Strategy involves decision-making aimed at shaping the direction of an organization. In a school, creating strategy takes time, three to five years and beyond. Strategy also includes considering broader core issues and themes for development in the school, instead of day-to-day issues.
Strategic planning is held to be one among a number of development approaches. While strategy can be a framework to set future direction and action, it can also be used to judge current activities. A strategically focused school is educationally effective in the short term, but also has a clear set of processes to translate the core purpose and vision into an excellent educational provision that is sustainable over time.
In their analysis of data from interviews with leaders possessing high-level strategic skills, Davies, Davies, and Ellison (2005) have found that there are two defining elements of strategic leadership: strategic processes and strategic approaches.
- Strategic processes are a force for change in schools. The idea behind strategic processes is that how we do something is just as important as what we do. Leaders don’t just simply form and implement policy. Rather, they rely on an interaction of processes that create the complete policy.
The “how” part of strategic processes consists of four elements that build strategic direction for the school.
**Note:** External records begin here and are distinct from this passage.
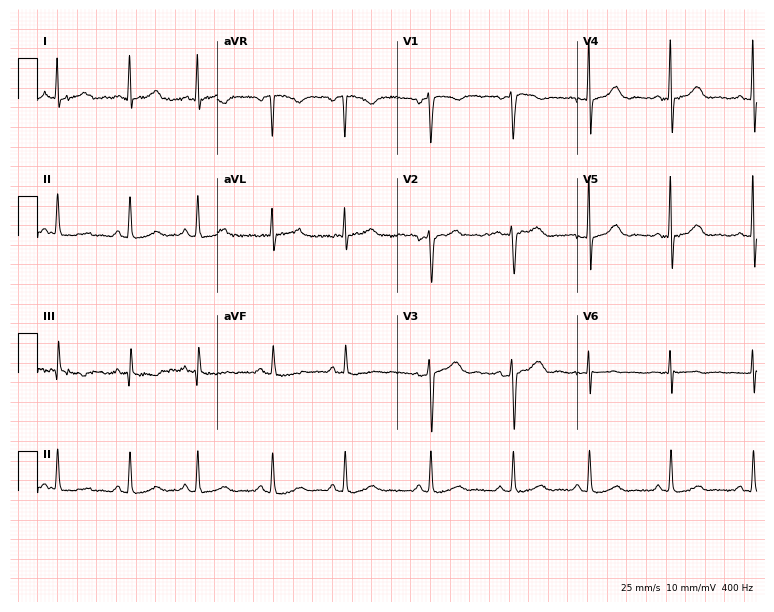
12-lead ECG from a 41-year-old female patient. No first-degree AV block, right bundle branch block (RBBB), left bundle branch block (LBBB), sinus bradycardia, atrial fibrillation (AF) or sinus tachycardia recorded for this tracing.
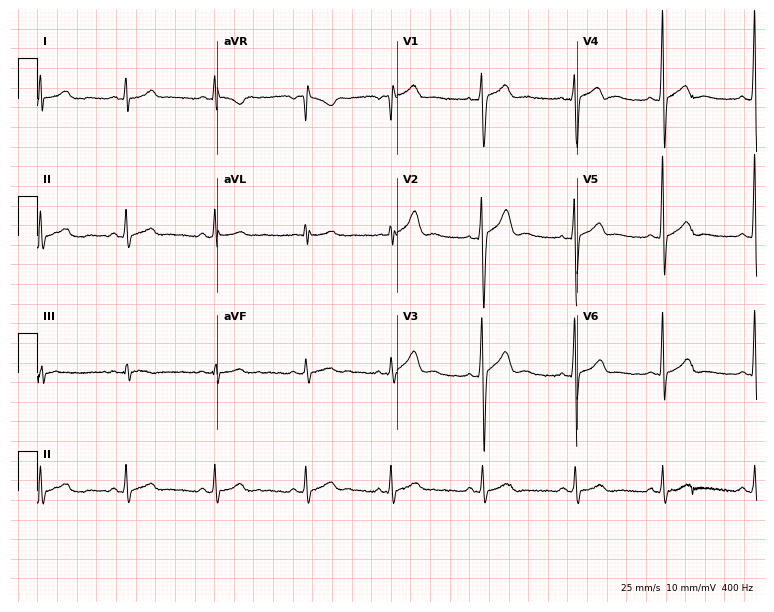
ECG (7.3-second recording at 400 Hz) — a male, 19 years old. Screened for six findings — first-degree AV block, right bundle branch block, left bundle branch block, sinus bradycardia, atrial fibrillation, sinus tachycardia — none is recorded.
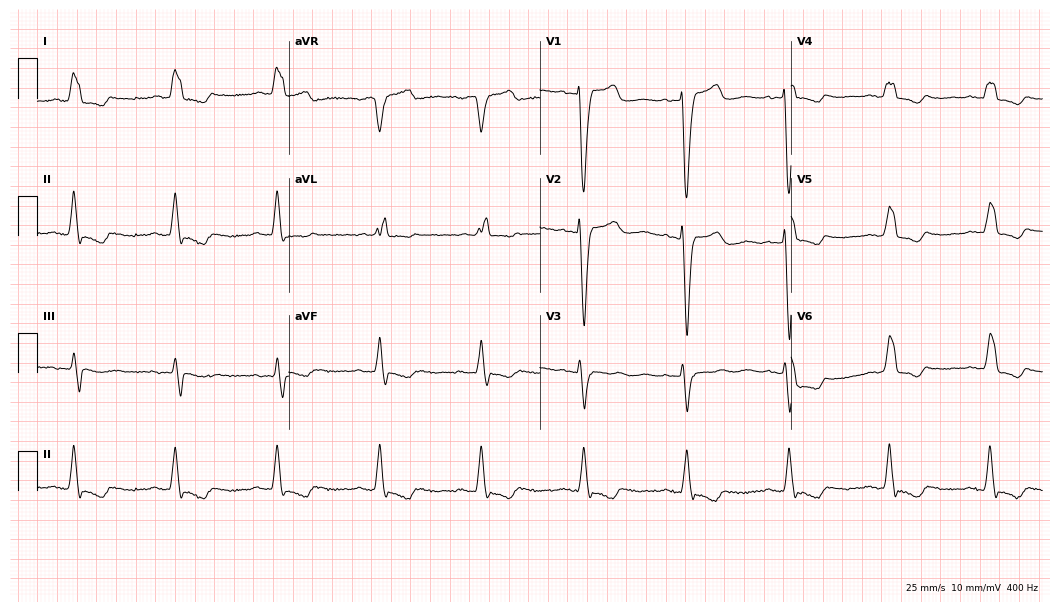
Resting 12-lead electrocardiogram (10.2-second recording at 400 Hz). Patient: a 72-year-old female. The tracing shows left bundle branch block.
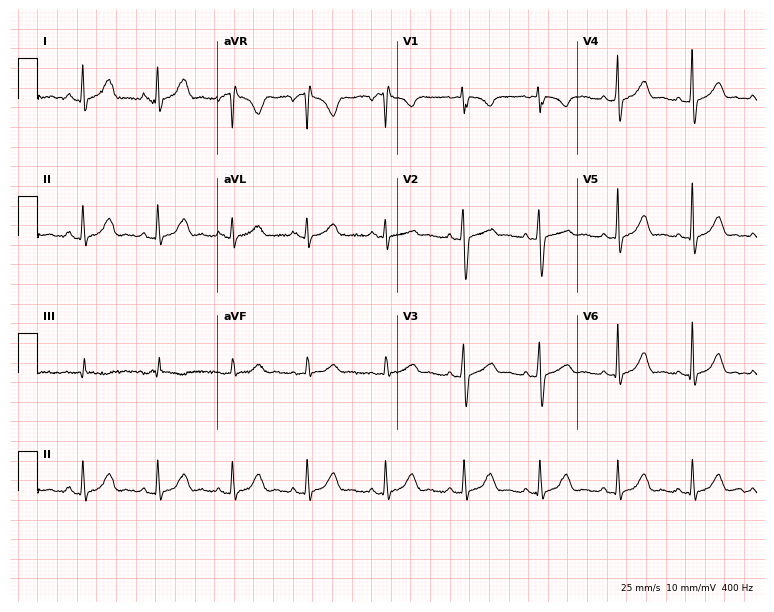
Resting 12-lead electrocardiogram. Patient: a female, 26 years old. Read as a normal ECG.

These elements are conceptualization, involving people, articulation, and implementation. Conceptualization mainly focuses on reflection, strategic thinking, analysis, and creation of new ways of understanding. The “involving people” part of the strategic process involves encouraging greater participation, leading to higher levels of motivation and strategic skill. The element of articulation brings out the oral, written, and structural means of communication and development of a strategic purpose. The last element of implementing policy involves turning strategy into action, organization, strategic timing and knowing when to quit.
- Strategic approaches are how strategies built through strategic processes are put in place.
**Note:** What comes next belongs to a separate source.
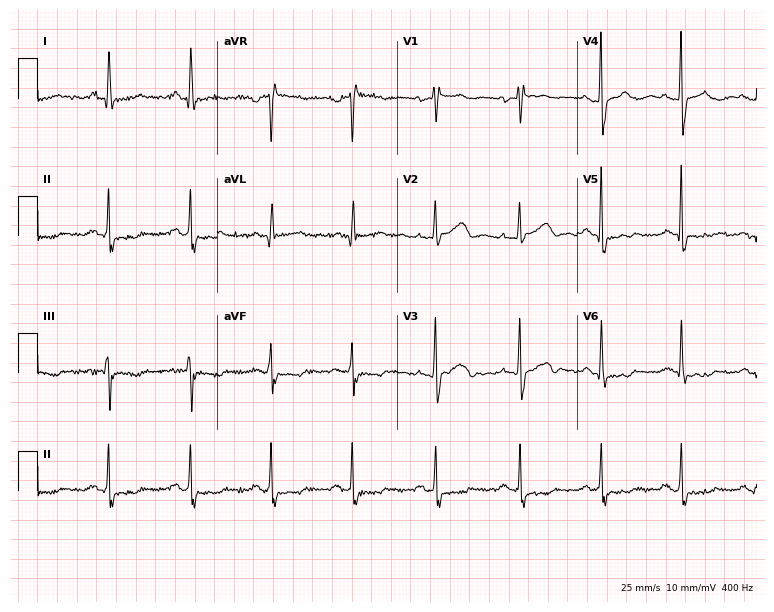
Electrocardiogram (7.3-second recording at 400 Hz), a 45-year-old female patient. Of the six screened findings (first-degree AV block, right bundle branch block, left bundle branch block, sinus bradycardia, atrial fibrillation, sinus tachycardia), none is recorded.
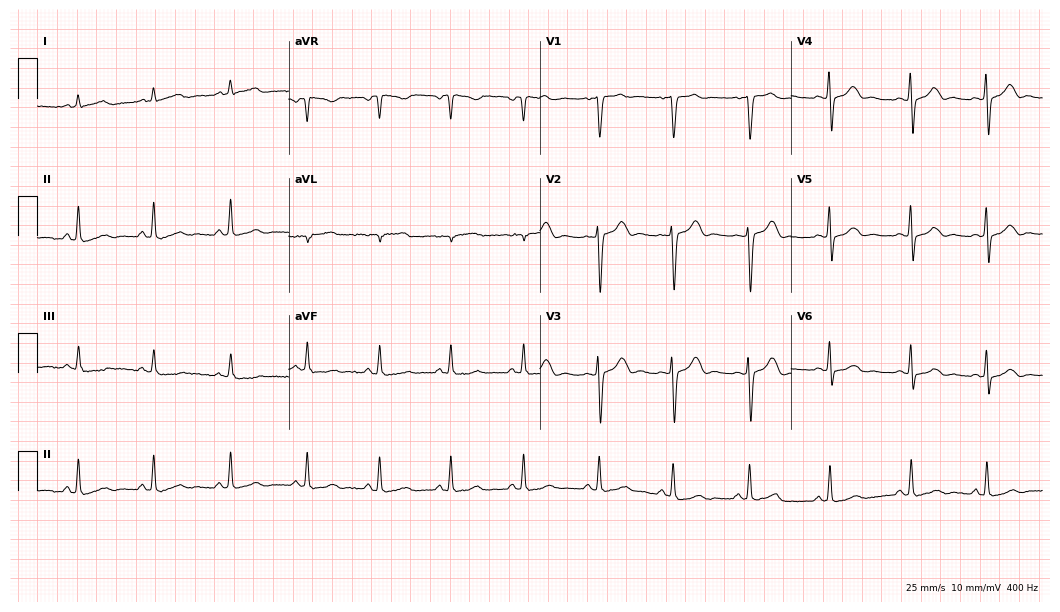
Electrocardiogram, a 30-year-old female. Of the six screened findings (first-degree AV block, right bundle branch block, left bundle branch block, sinus bradycardia, atrial fibrillation, sinus tachycardia), none is recorded. Other findings, if any, are not listed.

The Davies et al. model focuses on four approaches. First, it considers the most common approach to strategic planning, the pro-active approach. It assumes that the school understands the desired outcomes, and how to go about achieving them. The method in this approach is similar to the school-development and school-improvement movements.
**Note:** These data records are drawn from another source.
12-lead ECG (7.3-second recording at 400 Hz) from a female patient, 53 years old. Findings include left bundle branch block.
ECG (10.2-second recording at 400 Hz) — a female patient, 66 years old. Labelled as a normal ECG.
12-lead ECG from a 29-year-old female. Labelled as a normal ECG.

However, it differs from the reactive approach of emergent strategy, which means using current experience to shape future strategy. This is a common practice in circumstances where schools learn by doing.
If the school is a reflective and learning organization, a pattern of success and failure emerges. The school formulates strategy by repeating successful activities, and avoiding those that caused failures. A pattern of actions forms that, through collaboration, produces a logical strategic framework. Therefore, emerging strategy is a reflective, reactive process that uses experience to predict and improve future patterns of behavior.
The researchers also considered a redistributed strategy as a model of strategic development. This is where senior school leaders determine values and set the direction of the school, but allow other staff to put the policies in place. This strategy only works if values, and a degree of trust, exist among the various players in the school setting.
The last approach is strategic intent, which involves achieving noticeable strategic change by building capacity and ability throughout the school community. This approach sets clear objectives (intents) that the organization is committed to meeting, but recognizes the importance of building capability and capacity first, to fully understand how and when objectives can be achieved.